Shape Memory Alloys (SMAs) are a class of smart materials that exhibit a macroscopic contraction of up to 5% when heated via an electric current. This effect can be exploited for the development of novel unconventional actuators. Despite having many features such as compactness, lightweight, and high energy density, commercial SMA wires are characterized by a highly nonlinear behavior, which manifests itself as a load-, temperature-, and rate-dependent hysteresis exhibiting a complex shape and minor loops. Accurate modeling and compensation of such hysteresis are fundamental for the development of high-performance SMA applications. In this work, we propose a new dynamical model to describe the complex hysteresis of polycrystalline SMA wires. The approach is based on a reformulation of the Muller-Achenbach-Seelecke model for uniaxial SMA wires within a hybrid dynamical framework. In this way, we can significantly reduce the numerical complexity and computation time without losing accuracy and physical interpretability. After describing the model, an extensive experimental validation campaign is carried out on a 75 {\mu}m diameter SMA wire specimen. The new hybrid model will pave the development of hybrid controllers and observers for SMA actuators.

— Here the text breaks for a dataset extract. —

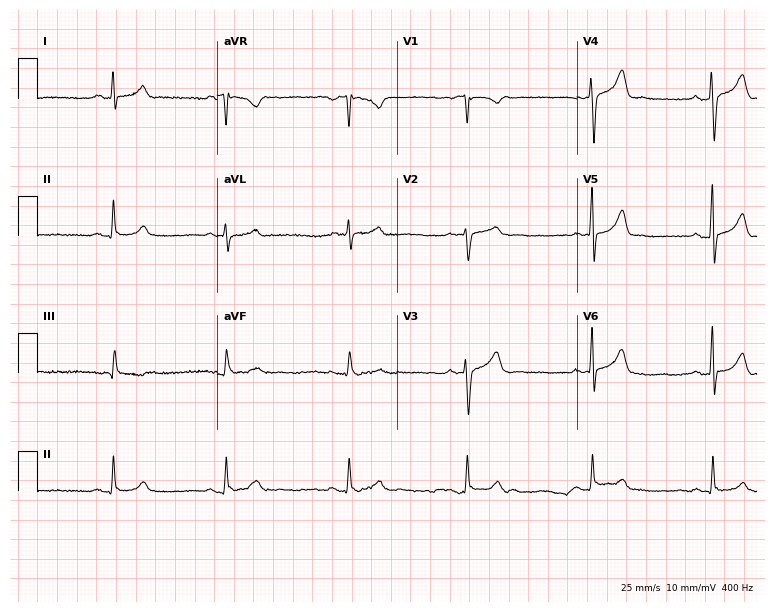
Standard 12-lead ECG recorded from a male patient, 58 years old (7.3-second recording at 400 Hz). The tracing shows sinus bradycardia (a sinus rate of 50 beats per minute or less).

翻译：形状记忆合金是一类智能材料，在通过电流加热时可产生高达5%的宏观收缩。这一特性可被用于开发新型非常规致动器。尽管商用形状记忆合金丝具有结构紧凑、重量轻、能量密度高等优点，但其表现出高度非线性行为，具体体现为负载、温度和速率相关的复杂形状滞回及次环。对此类滞回进行精确建模与补偿是开发高性能形状记忆合金应用的基础。本文提出了一种描述多晶形状记忆合金丝复杂滞回的新型动力学模型。该方法基于对单轴形状记忆合金丝的穆勒-阿亨巴赫-泽莱克模型在混合动力学框架下的重构。通过这种方式，我们能够在不损失精度和物理可解释性的前提下显著降低数值复杂度和计算时间。在完成模型描述后，我们以直径为75微米的形状记忆合金丝样本进行了广泛的实验验证。这种新型混合模型将为形状记忆合金致动器的混合控制器和观测器的发展奠定基础。